** Opening Data block **

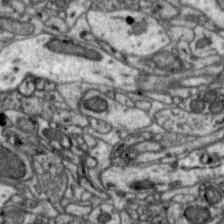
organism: Zebra finch
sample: Brain
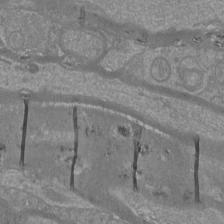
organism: Mouse
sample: Cortical neurons
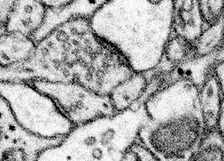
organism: Mouse
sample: Somatosensory cortex neuropil
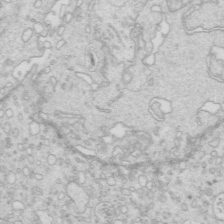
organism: Mouse
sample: Multiciliated cells
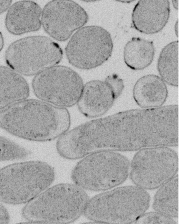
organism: E. coli
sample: Bacterial nucleoid
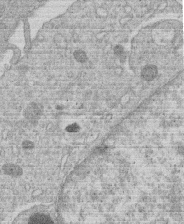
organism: Human
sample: Macrophage cells
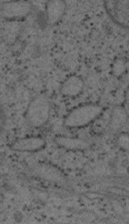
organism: Human
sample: HeLa cells
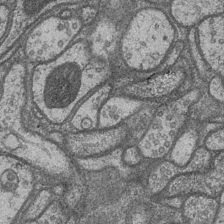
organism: Drosophila
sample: Optic medulla
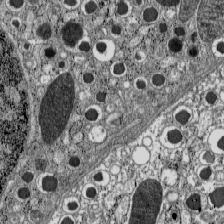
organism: C57BL Mouse
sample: Pancreatic islet
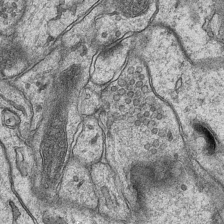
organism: Mouse
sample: CA1 Hippocampus
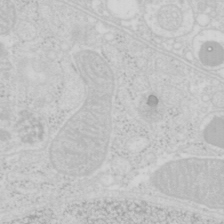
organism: Mouse
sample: Pancreas
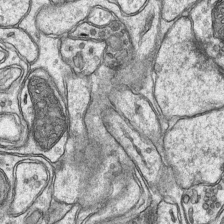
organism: Mouse
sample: CA1 Hippocampus
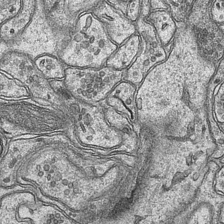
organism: Mouse
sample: CA1 Hippocampus
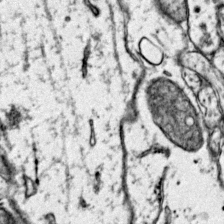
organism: Mouse
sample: Primary visual cortex
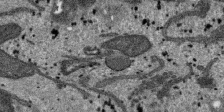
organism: Human
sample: Lung epithelial cells, uninfected (mock) control
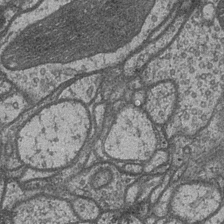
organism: Drosophila
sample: Optic medulla
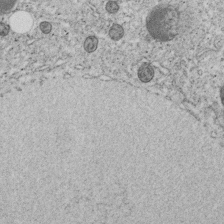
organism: C. elegans
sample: C. elegans embryo early stage
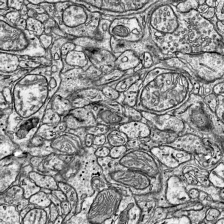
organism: Mouse
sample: Visual Cortex
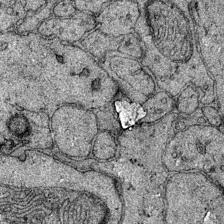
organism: Mouse
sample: Primary visual cortex
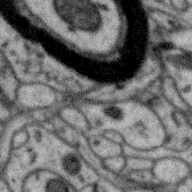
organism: Zebra finch
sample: Brain
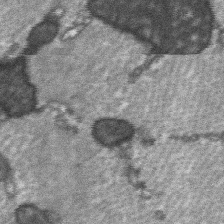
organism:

** Closing Data block **

▶ **Description of the task**
Give the records again exactly, minus the pictures.

▶ **Solution for this problem**
organism: Zebra finch
sample: Brain
organism: Mouse
sample: Cortical neurons
organism: Mouse
sample: Somatosensory cortex neuropil
organism: Mouse
sample: Multiciliated cells
organism: E. coli
sample: Bacterial nucleoid
organism: Human
sample: Macrophage cells
organism: Human
sample: HeLa cells
organism: Drosophila
sample: Optic medulla
organism: C57BL Mouse
sample: Pancreatic islet
organism: Mouse
sample: CA1 Hippocampus
organism: Mouse
sample: Pancreas
organism: Mouse
sample: CA1 Hippocampus
organism: Mouse
sample: CA1 Hippocampus
organism: Mouse
sample: Primary visual cortex
organism: Human
sample: Lung epithelial cells, uninfected (mock) control
organism: Drosophila
sample: Optic medulla
organism: C. elegans
sample: C. elegans embryo early stage
organism: Mouse
sample: Visual Cortex
organism: Mouse
sample: Primary visual cortex
organism: Zebra finch
sample: Brain
organism:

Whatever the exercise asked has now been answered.